*What needs to be done:*
Give back the data below word for word. Any image in it should be left out.

*Supplied data:*
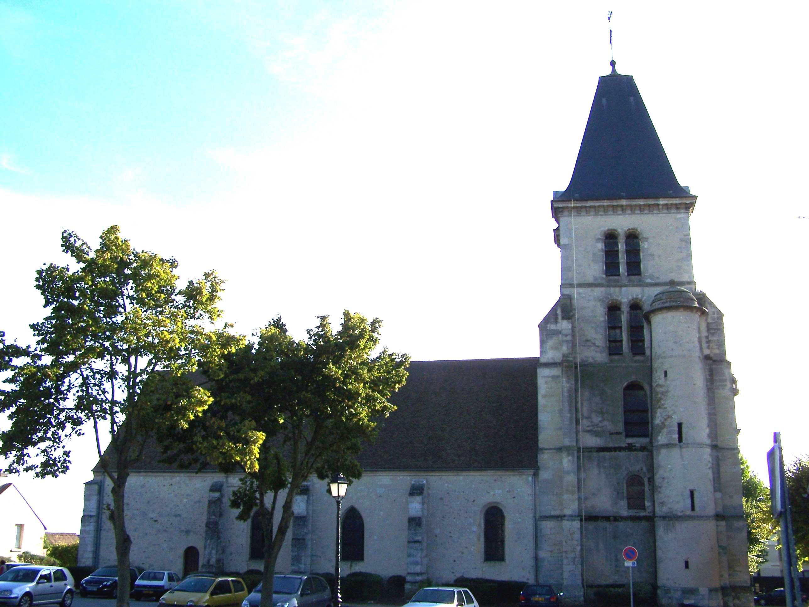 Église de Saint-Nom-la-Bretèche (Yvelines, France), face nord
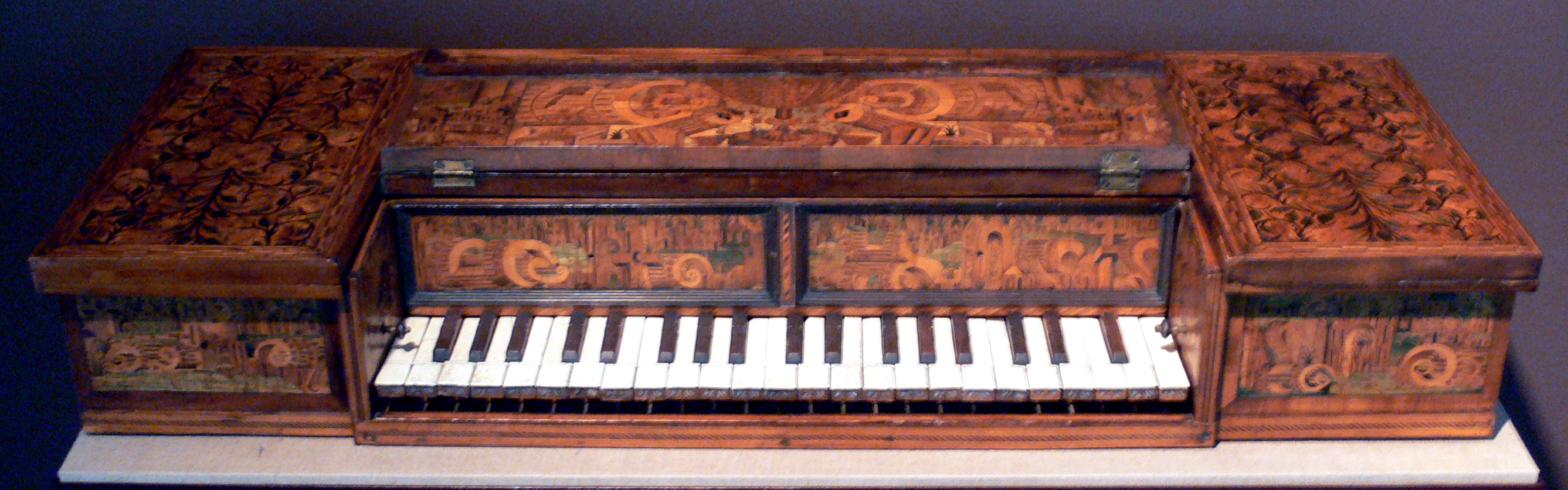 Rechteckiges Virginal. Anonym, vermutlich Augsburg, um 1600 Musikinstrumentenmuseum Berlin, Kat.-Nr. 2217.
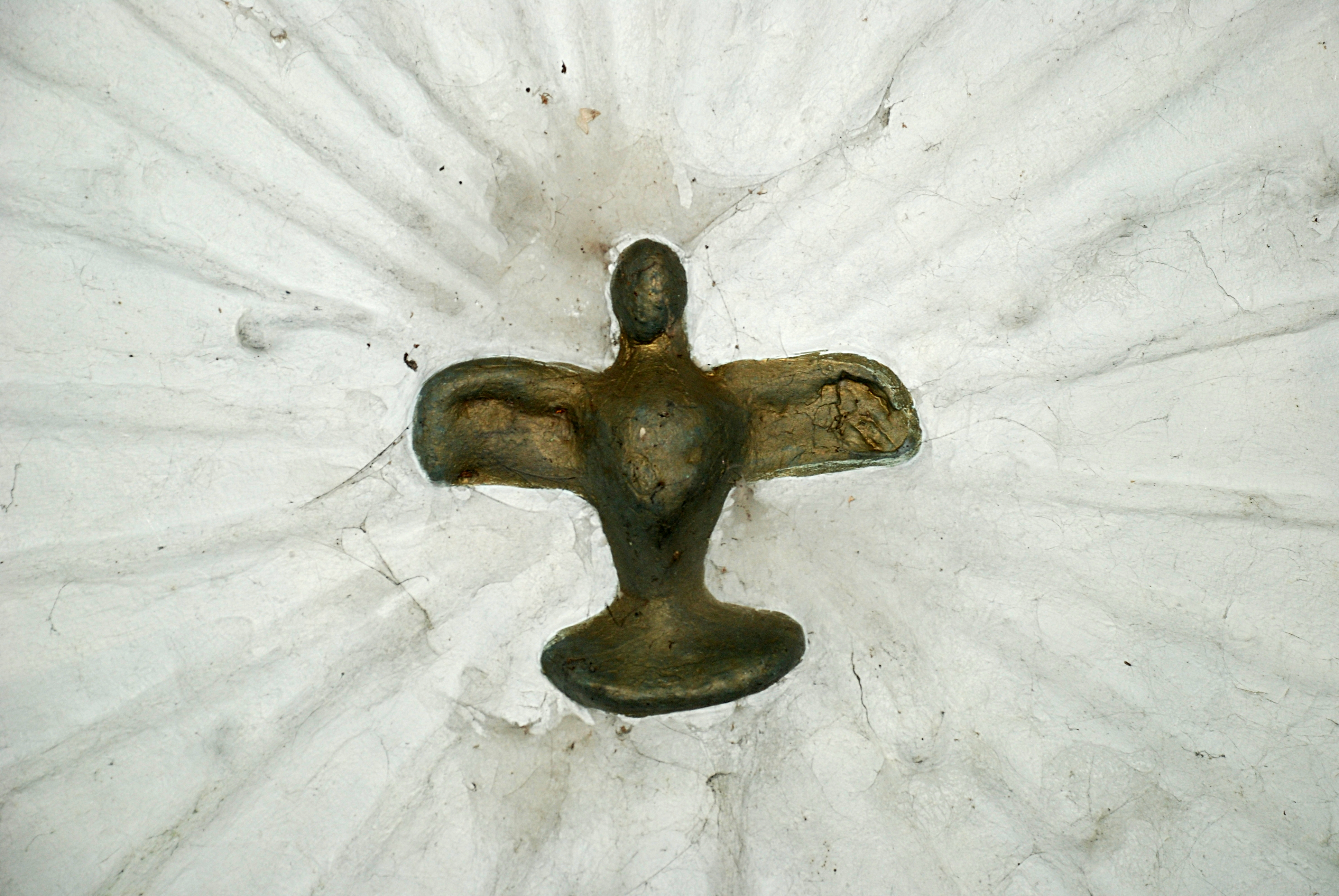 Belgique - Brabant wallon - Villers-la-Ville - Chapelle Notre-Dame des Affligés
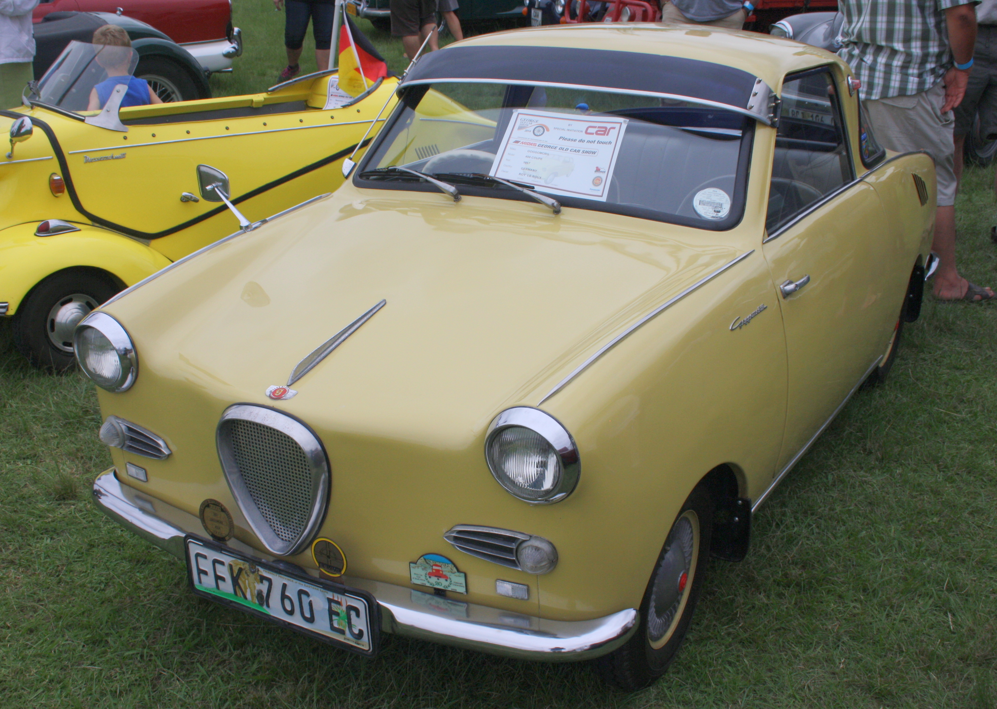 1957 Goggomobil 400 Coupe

*Answer to this task:*
 Église de Saint-Nom-la-Bretèche (Yvelines, France), face nord
 Rechteckiges Virginal. Anonym, vermutlich Augsburg, um 1600 Musikinstrumentenmuseum Berlin, Kat.-Nr. 2217.
 Belgique - Brabant wallon - Villers-la-Ville - Chapelle Notre-Dame des Affligés
 1957 Goggomobil 400 Coupe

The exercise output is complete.